If the data is important, install new drives and set them up correctly first.  Then move the data.  You could use Robocopy to Mirror the data from the old drives to the new and then have a 2 minute window of inaccessibility (probably faster than the time it takes to use some third party program) while you swap drive letters.

(I assume these drives are already larger than 2TB?  Why wouldn't you have set them up as GPT in the first place - if they were larger than 2TB...).

In either case, MAKE FULL BACKUPS FIRST!  You're messing with partitions - you never know when something won't work right because of some odd, seemingly minor (never even thought of) difference in your computer.
If the disk is only 2TB in size, converting it to GPT won't help anyway.
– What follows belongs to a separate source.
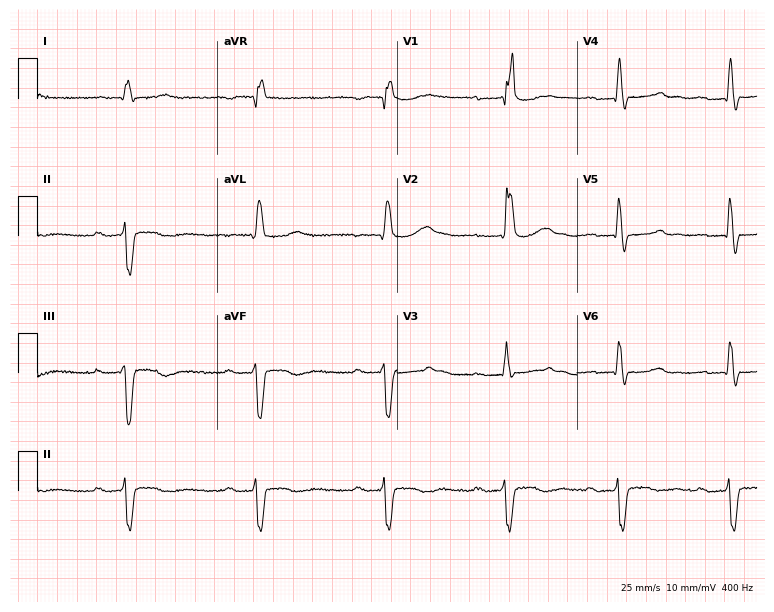
Standard 12-lead ECG recorded from an 83-year-old male (7.3-second recording at 400 Hz). The tracing shows first-degree AV block, right bundle branch block, sinus bradycardia (a sinus rate of 50 beats per minute or less).

It would only be of help if the disk was larger than 2TB in the first place.

Also, if this is the partition you are booting your OS from, converting it to GPT will get you an unbootable OS. For an m$ OS to be able to boot from a GPT disk, you fist need an UEFI BIOS, and it has to be installed using EFI mode from the install media, and the destination must also be a GPT disk.

So basically we need more info on your environment to rule out those possibilities...

If changing to GPT really applies, then I would backup, delete any partitions on the disk so you can convert it to GPT directly from within diskmanagement, create a new partition and restore your backup.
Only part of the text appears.